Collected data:

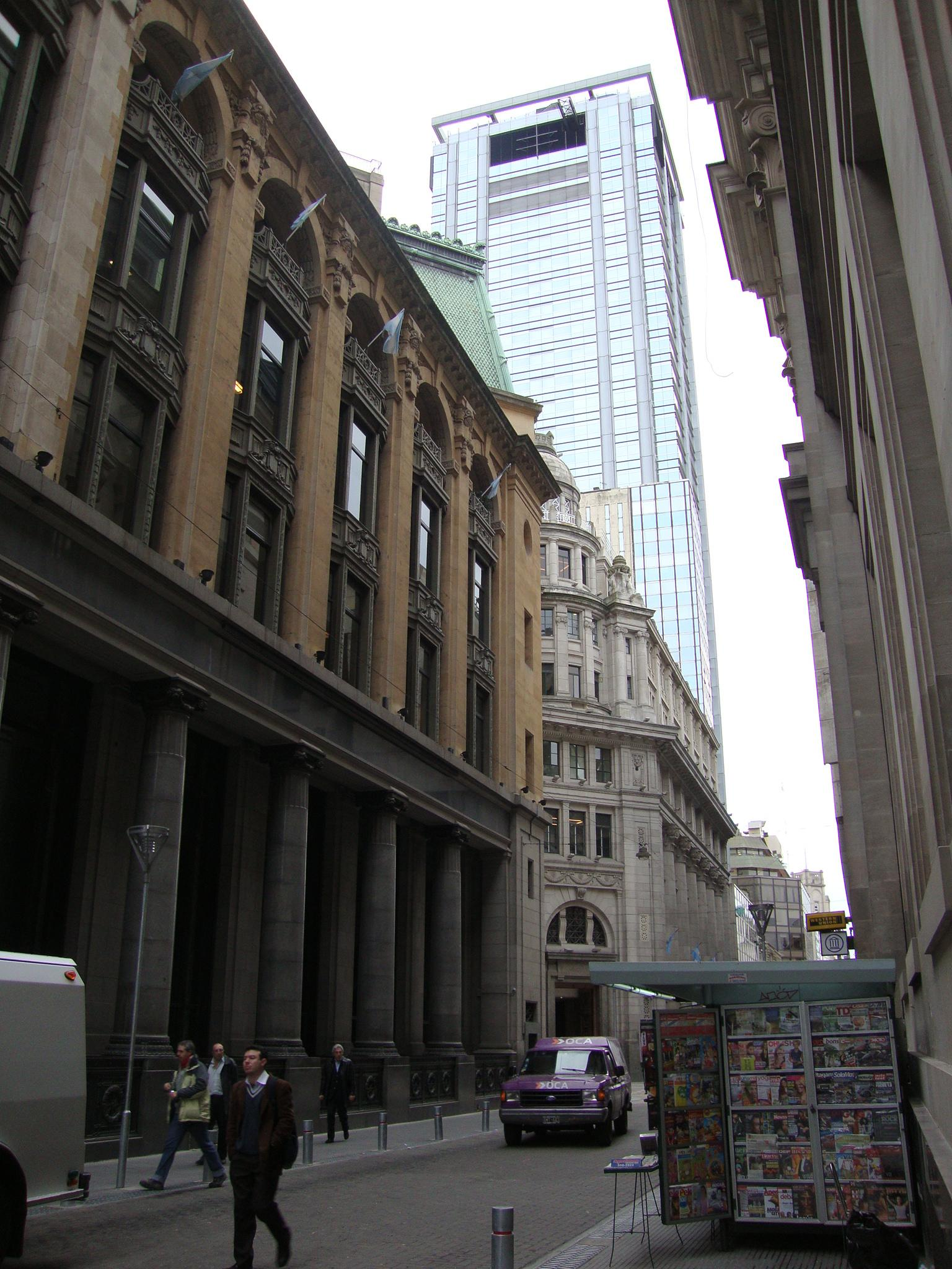 Vista de la calle Reconquista en la cuadra 0-100, mirando hacia el norte. A la izquierda el "Palacio de la Reconquista", detrás el Reconquista Plaza y la Torre Galicia Central. A la izquierda, Banco de la Nación. Buenos Aires, Argentina.
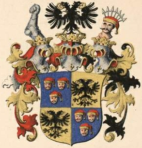 Belowi suguvõsa aadlivapp
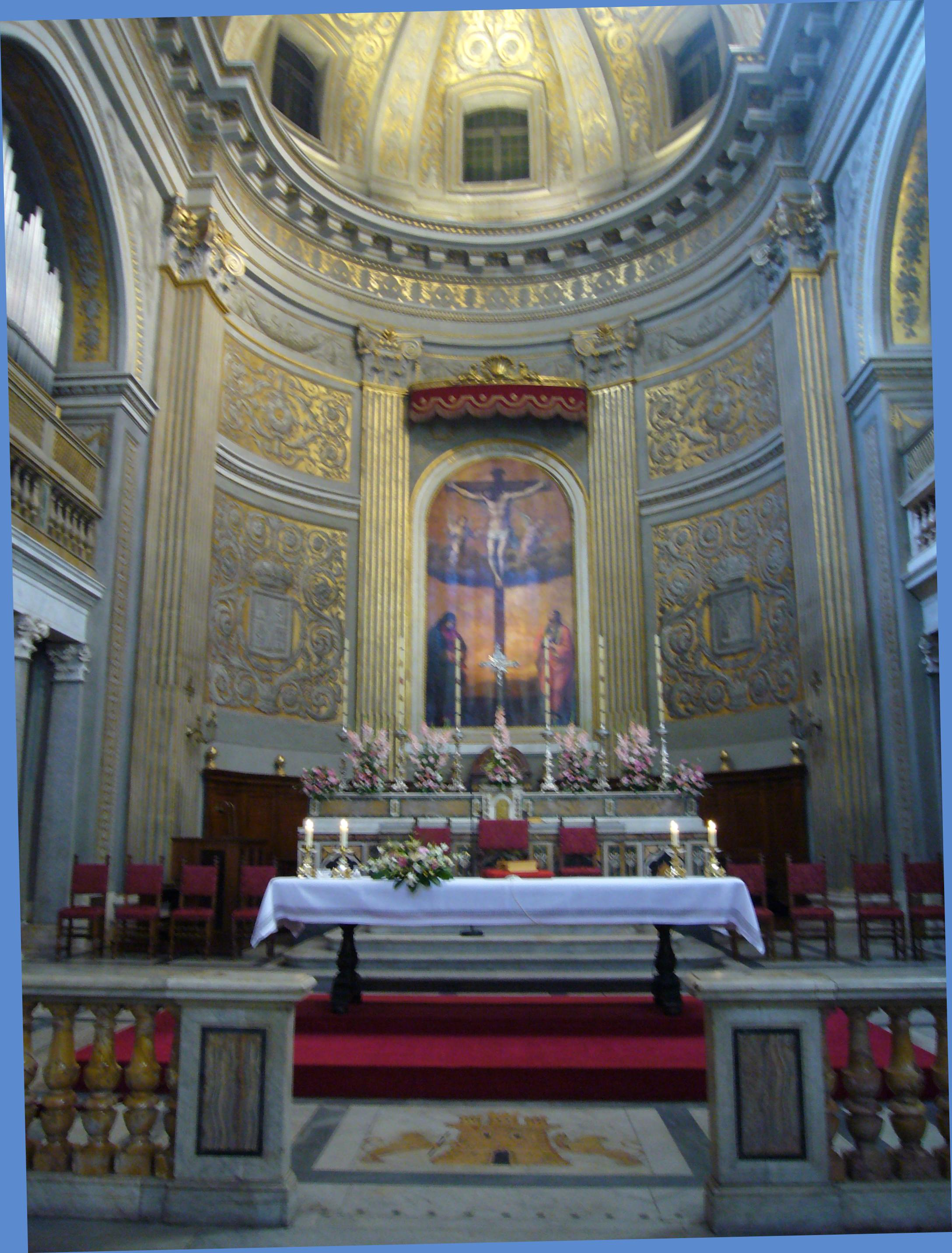 Roma, Santa Maria in Monserrato: abside
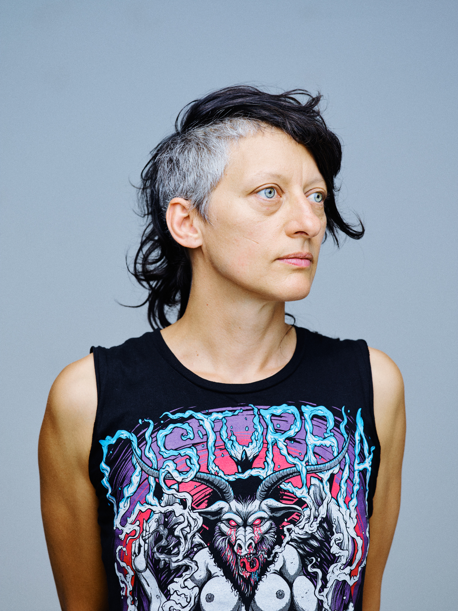 Angela Marzullo, Genève 2016 portrait réalisé par Sandra Pointet
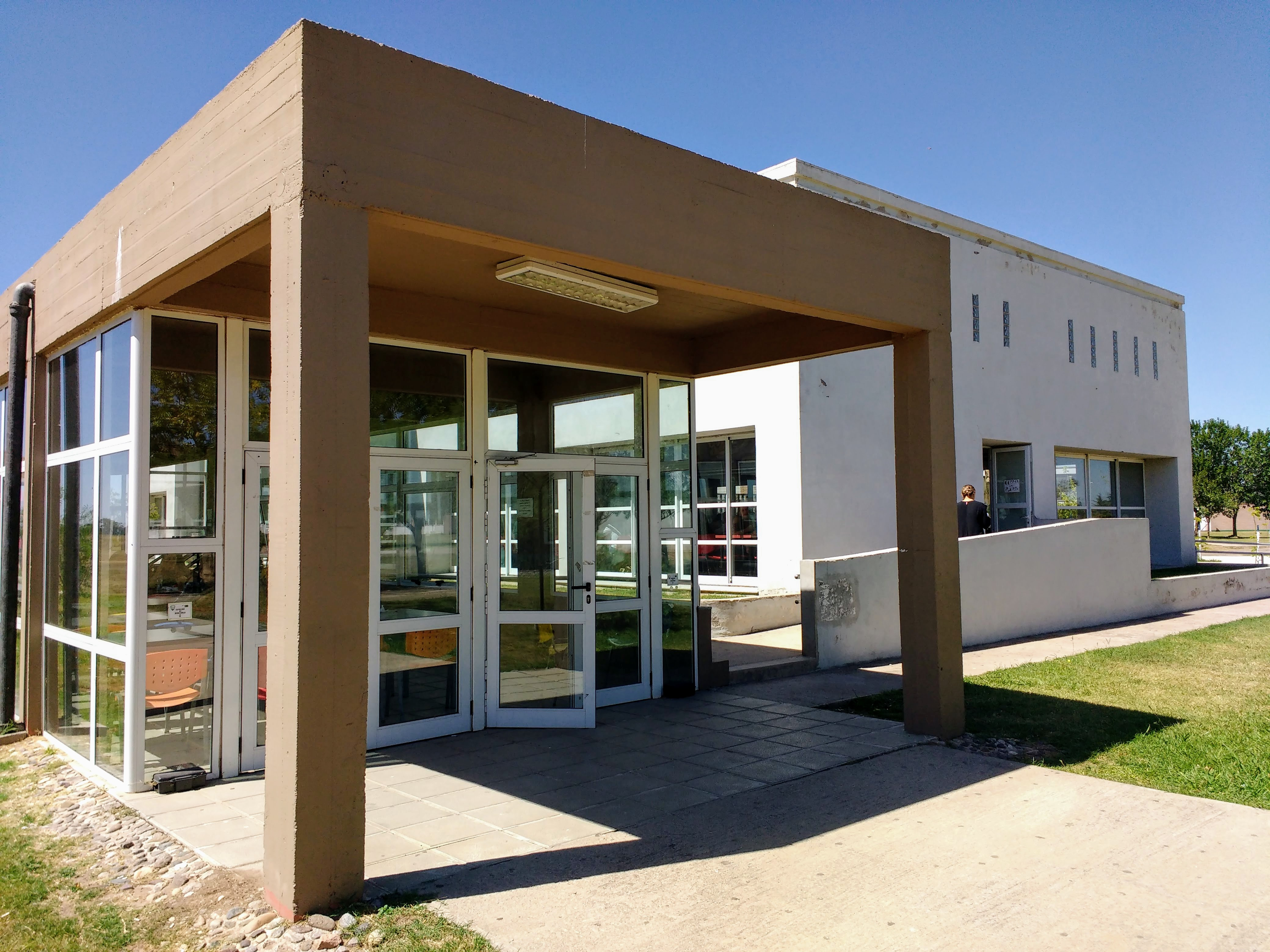 Comedor Universitario de la Universidad Nacional de Villa María, Córdoba, Argentina.
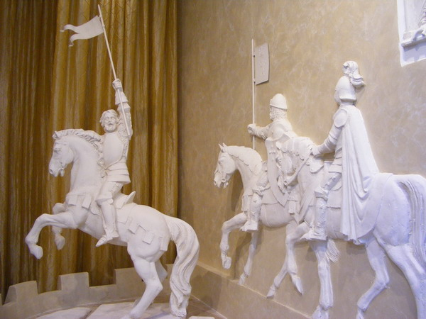 Statuete din Restaurantul Medieval Lionesse din Oradea
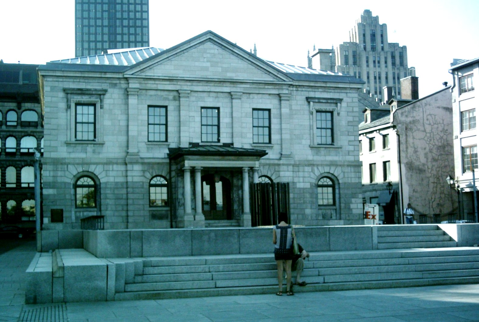 Vue arrière de l'Ancienne-Douane de Montréal (côté sud) et la Place Royale. Elles font maintenant partie du complexe muséal de Pointe-à-Callière, musée d'archéologie et d'histoire de Montréal.
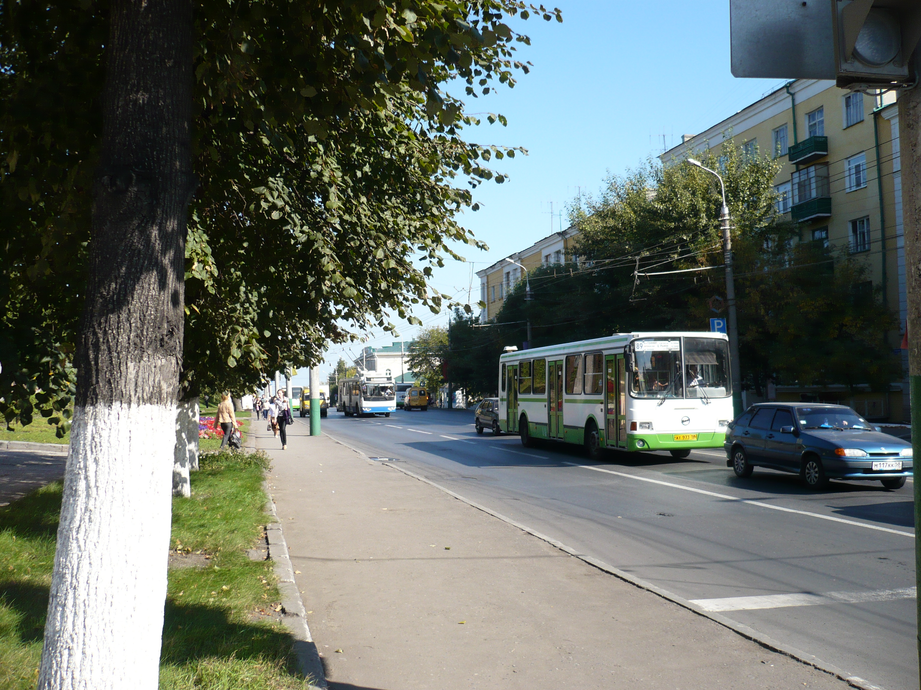 Улица Кирова г. Пензы рядом с Библиотекой им. Лермонтова
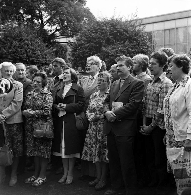 Lech Wałęsa i Anna Walentynowicz, za nimi Romuald Kukołowicz (w okularach) podczas mszy świętej celebrowanej na terenie Stoczni Gdańskiej im. Lenina
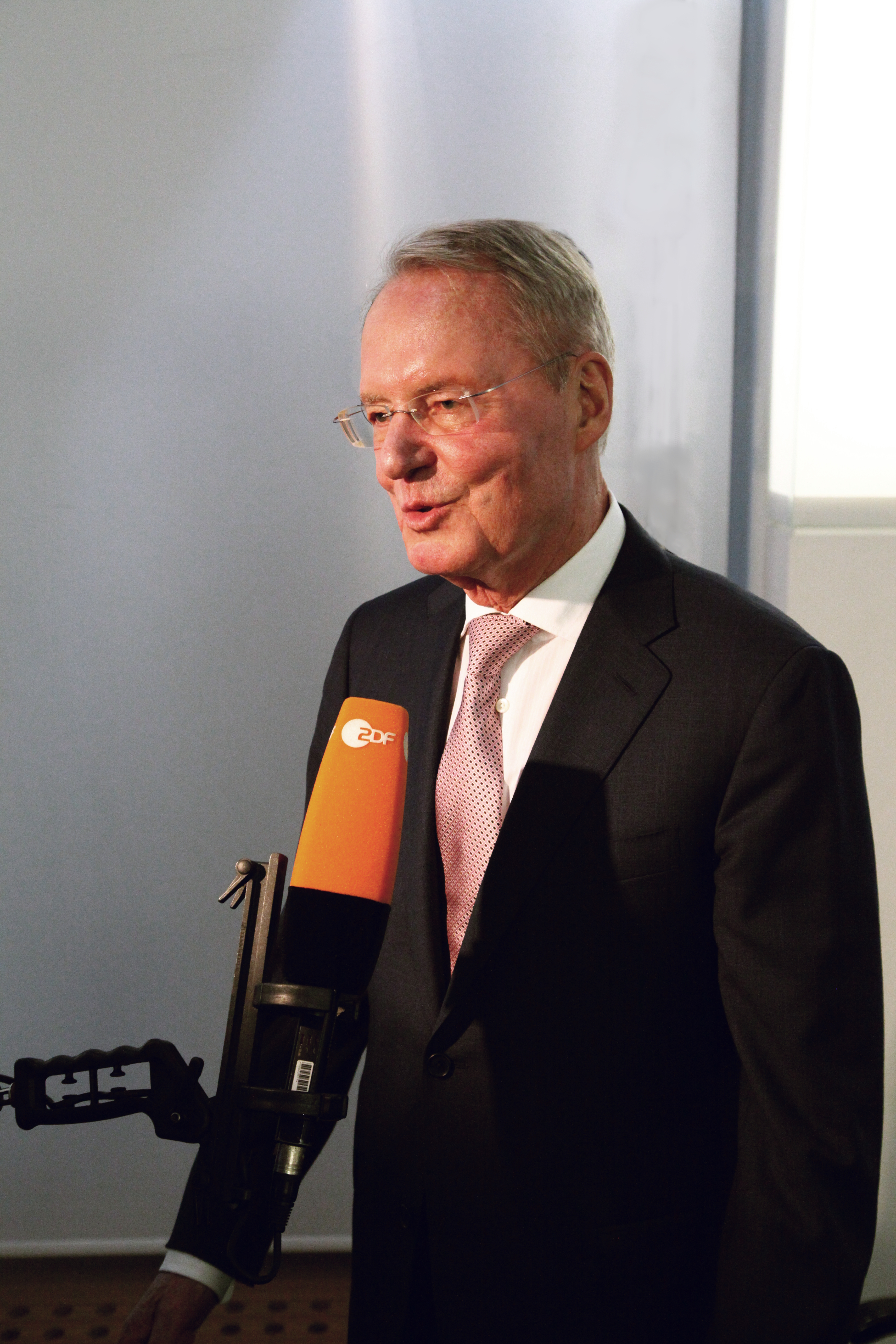 Hans-Olaf Henkel in der Bundespressekonferenz am 14 Jan. 2014
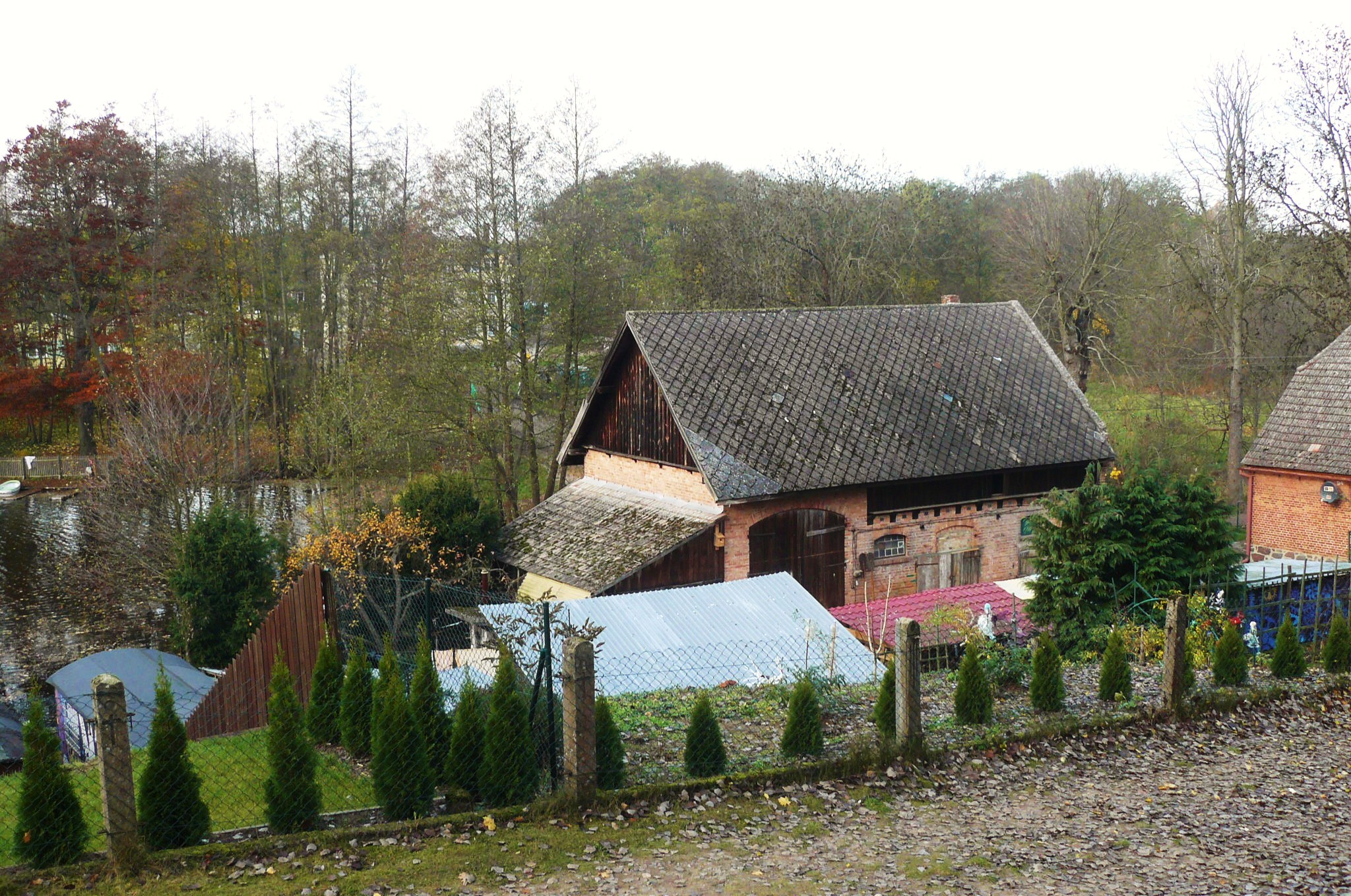 Goszczanowo i Staw Goszczanowski.
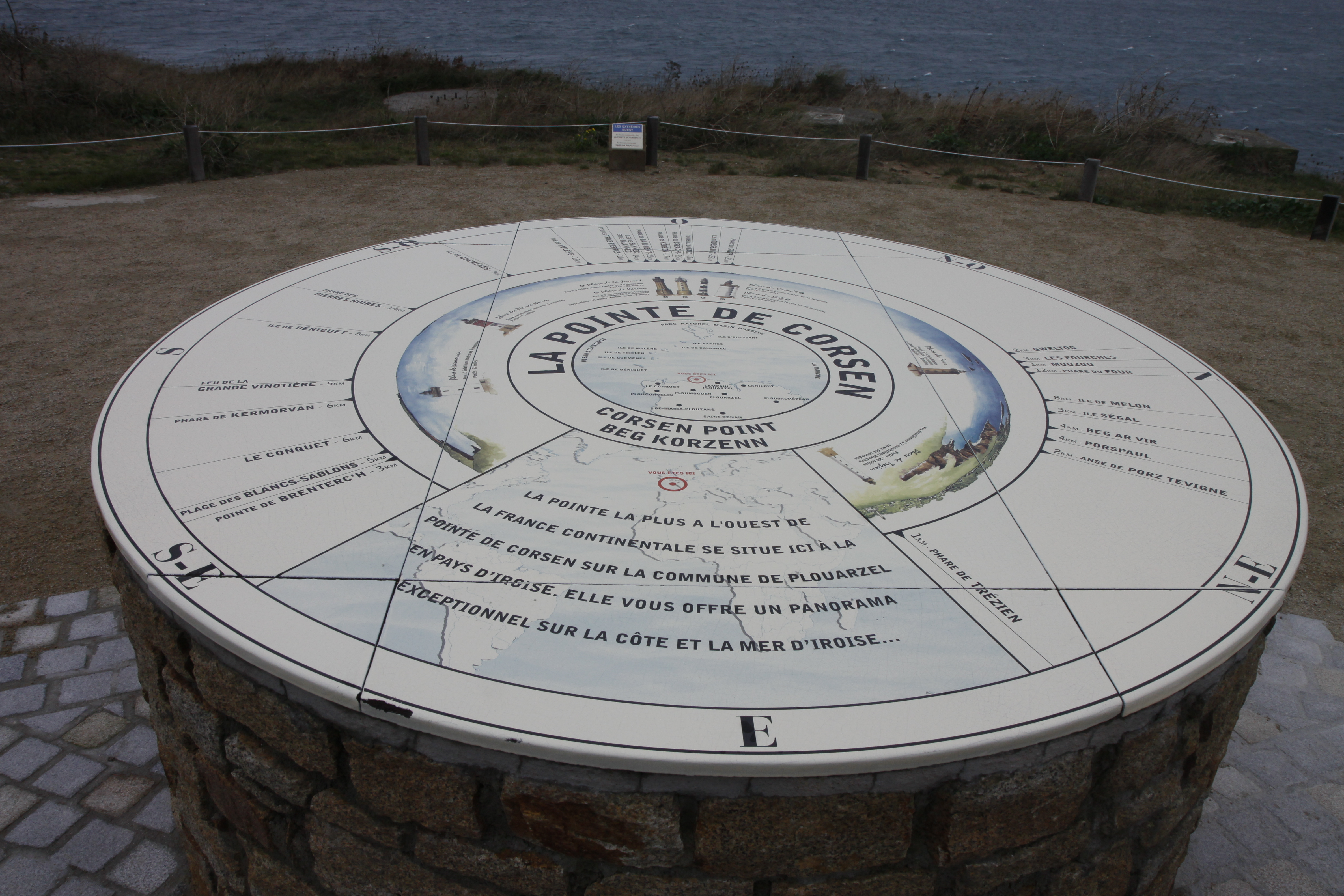 Pointe de Corsen (Finistère), die westlichste Stelle von Kontinentalfrankreich

Exercise description
Copy only the part of the records that runs from the first line to the line with "Angela Marzullo, Genève", ends included, leaving pictures out.

Expected output
 Vista de la calle Reconquista en la cuadra 0-100, mirando hacia el norte. A la izquierda el "Palacio de la Reconquista", detrás el Reconquista Plaza y la Torre Galicia Central. A la izquierda, Banco de la Nación. Buenos Aires, Argentina.
 Belowi suguvõsa aadlivapp
 Roma, Santa Maria in Monserrato: abside
 Angela Marzullo, Genève 2016 portrait réalisé par Sandra Pointet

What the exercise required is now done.